All test levels use pytest-asyncio with asyncio_mode = "auto" (no need for @pytest.mark.asyncio). Tests run in parallel via pytest-xdist (--numprocesses). Each test gets isolated state via the autouse _isolate_test_environment fixture which resets Actor, service_locator, and AliasResolver state. Conftest files live in each subdirectory (tests/unit/conftest.py, etc.) — there is no top-level tests/conftest.py.

Key Test Fixtures

  • apify_client_async_patcher (unit) — ApifyClientAsyncPatcher instance for mocking ApifyClientAsync methods. Patch by method/submethod, tracks call history in .calls.

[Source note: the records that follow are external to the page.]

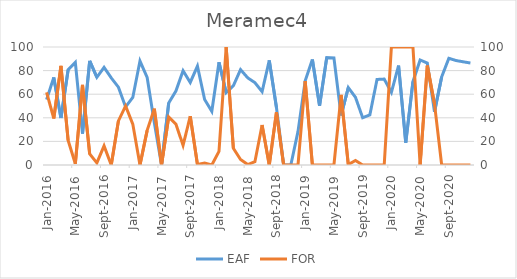
| Category | EAF |
|---|---|
| 2016-01-01 | 55.43 |
| 2016-02-01 | 74.24 |
| 2016-03-01 | 39.86 |
| 2016-04-01 | 80.72 |
| 2016-05-01 | 86.98 |
| 2016-06-01 | 26.51 |
| 2016-07-01 | 88.24 |
| 2016-08-01 | 74.31 |
| 2016-09-01 | 82.69 |
| 2016-10-01 | 73.79 |
| 2016-11-01 | 65.98 |
| 2016-12-01 | 49.2 |
| 2017-01-01 | 57.24 |
| 2017-02-01 | 88.1 |
| 2017-03-01 | 74.21 |
| 2017-04-01 | 35.69 |
| 2017-05-01 | 0 |
| 2017-06-01 | 52.56 |
| 2017-07-01 | 62.63 |
| 2017-08-01 | 79.84 |
| 2017-09-01 | 69.97 |
| 2017-10-01 | 83.75 |
| 2017-11-01 | 55.55 |
| 2017-12-01 | 45.51 |
| 2018-01-01 | 87.08 |
| 2018-02-01 | 61.32 |
| 2018-03-01 | 67.15 |
| 2018-04-01 | 80.83 |
| 2018-05-01 | 73.88 |
| 2018-06-01 | 69.77 |
| 2018-07-01 | 62.17 |
| 2018-08-01 | 88.66 |
| 2018-09-01 | 48.7 |
| 2018-10-01 | 0 |
| 2018-11-01 | 0 |
| 2018-12-01 | 28.47 |
| 2019-01-01 | 71.36 |
| 2019-02-01 | 89.49 |
| 2019-03-01 | 50.17 |
| 2019-04-01 | 91.04 |
| 2019-05-01 | 90.78 |
| 2019-06-01 | 42 |
| 2019-07-01 | 65.59 |
| 2019-08-01 | 57.37 |
| 2019-09-01 | 40.07 |
| 2019-10-01 | 42.46 |
| 2019-11-01 | 72.49 |
| 2019-12-01 | 72.81 |
| 2020-01-01 | 61.55 |
| 2020-02-01 | 84.28 |
| 2020-03-01 | 18.95 |
| 2020-04-01 | 70.6 |
| 2020-05-01 | 89.06 |
| 2020-06-01 | 86.41 |
| 2020-07-01 | 45.05 |
| 2020-08-01 | 74.71 |
| 2020-09-01 | 90.43 |
| 2020-10-01 | 88.52 |
| 2020-11-01 | 87.46 |
| 2020-12-01 | 86.43 |

  • make_httpserver/httpserver (unit) — session-scoped HTTPServer via pytest-httpserver for HTTP interception.
  • apify_client_async (integration/e2e) — real ApifyClientAsync using APIFY_TEST_USER_API_TOKEN.
  • make_actor (e2e) — creates a temporary Actor on the platform from a function, main_py string, or source files dict; cleans up after the session.
  • run_actor (e2e) — calls an Actor and waits up to 10 minutes for completion.